I grew up with just one sink and we just piled dirty dishes on the counter. It's a source of frustration because even with a dishwasher MuddDude piles them in the sink and then we can't use the sink.
posted by muddgirl at 10:12 PM on December 20, 2019 [3 favorites]

The Down-Unders live in a land full of horrible venomous creatures and yet the country is still populated.

The Australians live in a land full of horrible venomous creatures and yet the country is still populated.

FTFY - on behalf of my fellow Kiwis.
posted by maupuia at 10:19 PM on December 20, 2019 [4 favorites]

I'd offer you a rebuttal but I refuse to call it buttle rubbies.
posted by Your Childhood Pet Rock at 10:29 PM on December 20, 2019 [1 favorite]

If maupuia wants kiwis to be known as less hardy than Australians, I will rescind my previous statement.
posted by hippybear at 10:36 PM on December 20, 2019 [1 favorite]

studio audience: WhoooOOOOOOOOooooooahhhhhh
posted by Greg_Ace at 11:47 PM on December 20, 2019 [4 favorites]

I'm Australian and I've bullied everyone I've lived with into becoming a rinser, it's truly psychotic to stack your dishes on the drying rack with suds still adhering to them. You can TASTE it come the next meal!!!
posted by nicolas léonard sadi carnot at 11:56 PM on December 20, 2019 [34 favorites]

>I hate letting warm sudsy water down the drain, but I have to keep doing that if I want to rinse my dishes

Everyone with a single sink that wants to rinse their dishes, pro tip: find a square plastic washtub that is slightly smaller than your sink, nest them, and do your sudsy dishwashing in the tub as a modern day dishpan. When you need to rinse either before or after soaping, use the faucet and direct the water between the tub and your sink. Two sinks in one! When you’re done, just tip and dump the tub, rinse it and the sink to your level of fastidiousness, stand the tub on its side and let it dry in the sink.

You do need a faucet with a movable flexible head, and some space in a cupboard nearby for the tub. But running hot water down the drain the whole time you dishwash is expensive.
posted by anthill at 12:25 AM on December 21, 2019 [12 favorites]

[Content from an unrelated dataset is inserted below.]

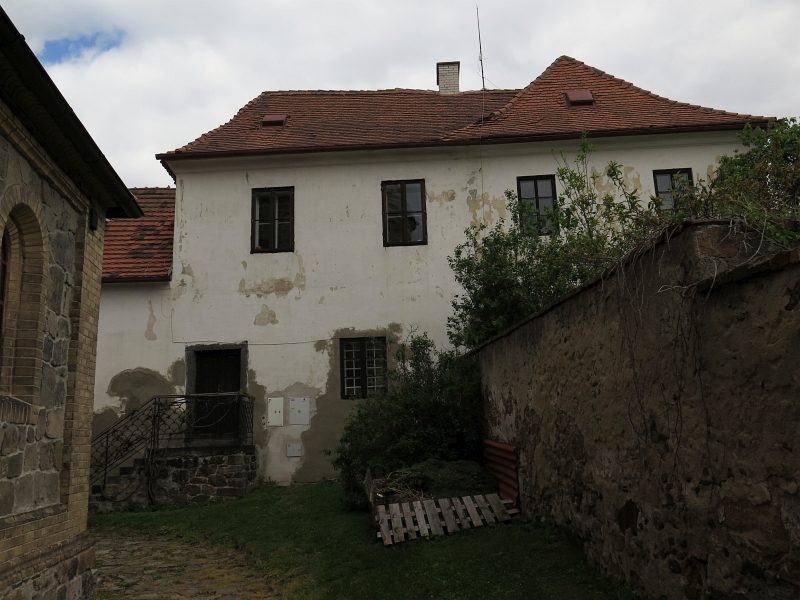 Fara, Hosín 17, Hosín.

I brush the dishes off with one of two old Heller brushes I've had for some 30 years and steam weekly, rinsing them as I go; then I put them in an empty and dry dishpan I've had almost as long; then I put a few drops of dish liquid on a Scotchbrite no scratch sponge and sponge the dishes thoroughly, stacking them on a glass counter protector which fits by friction into my white enameled cast iron sink and sits about two inches above the bottom of the sink, turn the water on, rinse them and put them in a wire dish drainer which is so old the plastic is splitting away from the wires. I may replace it with a stainless steel wire dish drainer I have in waiting, or I may just peel all the plastic off the wires and use the drainer bare since the exposed wires seem to be rust resistant, though not stainless. I don't like the dish pan sitting in the bottom of the sink, so I have another counter protector, this one ceramic, which fits into the sink about an inch above the bottom for the dishpan to sit on. I was worried the counter protectors would spall the enamel of the sink, but I've been doing it this way for over a decade with no discernible chipping.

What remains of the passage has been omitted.